The Doñana pond network was described in detail by Gómez-Rodriguez et al. (2011), who identified 2867 ponds in the park’s sandy area in 2004. There were 2-3 large ponds considered permanent or semipermanent as well as around 15-20 intermittent streams that formed permanent ponds along the marsh’s border, and approximately 200 zacallones. The remaining ponds (∼2600 ponds) were temporary and tended to be small (more than 1150 ponds of less than 50 m2). Most ponds were located at the park’s centre, notably in the ecotone between the moving and stabilized dunes. This zone separates the northern area, with high pond density, from the southern area, with low pond density.
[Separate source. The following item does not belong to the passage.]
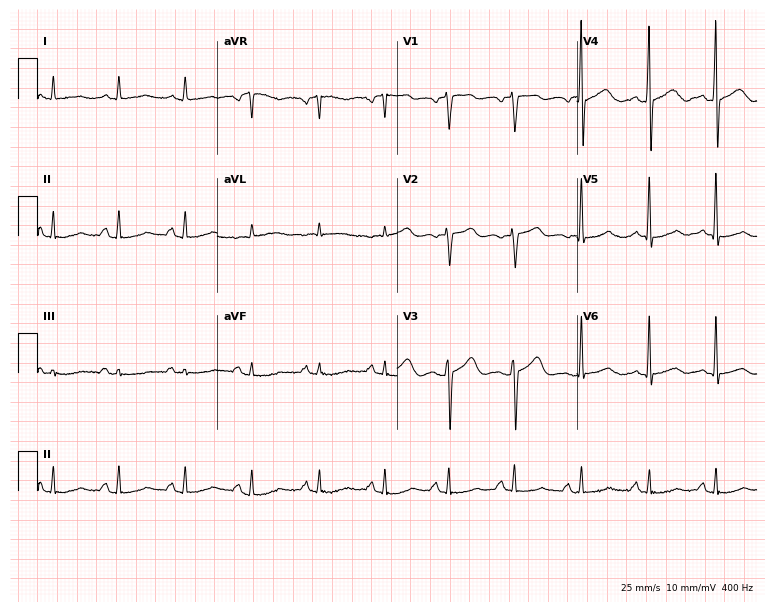
ECG — a 76-year-old female patient. Labelled as a normal ECG.

The local climate is Mediterranean with an Atlantic influence, characterized by mild winters and warm summers. From 1978-1979 to 2021-2022, mean annual rainfall was 530 mm during the hydrological cycle (September to August). That said, rainfall quantity and timing varied substantially among years, resulting in alternating highly wet and highly dry hydrological cycles (
Amphibian survey
In this study, we characterized the distributions of Doñana’s 11 amphibian species, which were last surveyed in the spring of 2002 and 2003 (hereafter, 2002-2003 survey period; see Díaz-Paniagua et al., 2006). The survey described herein was conducted in the spring of 2021 and 2022 (hereafter, 2021-2022 survey period), after 10 years of low rainfall.
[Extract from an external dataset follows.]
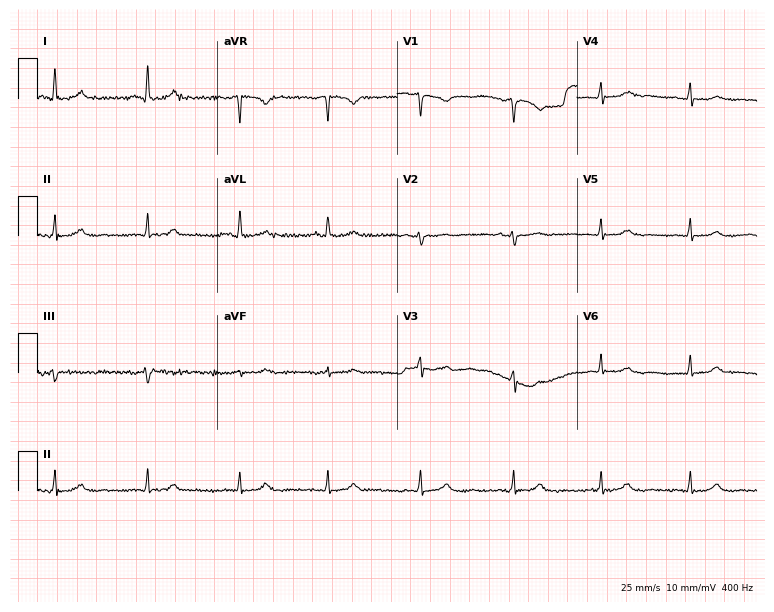
Electrocardiogram (7.3-second recording at 400 Hz), a 56-year-old female. Overall reading on record: normal ECG.

During the 2002-2003 survey period, we documented amphibian occurrence at 327 sites. The pond network had changed in the 2021-2022 period, as 60% of the ponds had dried up (de Felipe et al., 2023). During the 2021-2022 survey period, we recorded amphibian occurrence at 132 sites. This number does not include 33 additional sites that were visited but that were dry; an additional 16 were desiccated and had been colonized by terrestrial vegetation. A total of 89 sites were characterized during both survey periods (table 1).
For amphibian surveys, we performed different techniques. We conducted dipnetting in 292 ponds and counted the number of amphibians captured (most were larvae). We also collected data on the presence of eggs and adults displaying courtship behaviour, via visual inspection of the ponds, as well as data on anurans detected via calls. We supplemented our data with information provided by Doñana’s natural processes monitoring team, which is part of the park’s amphibian assessment program. The latter has been in operation since 2003 and conducts yearly amphibian surveys, using the methods described above, as well as baitless static funnel traps, which are placed in ponds for 12 h to passively capture moving individuals. We included data from 35 of the program’s sites, focusing exclusively on species presence in each pond.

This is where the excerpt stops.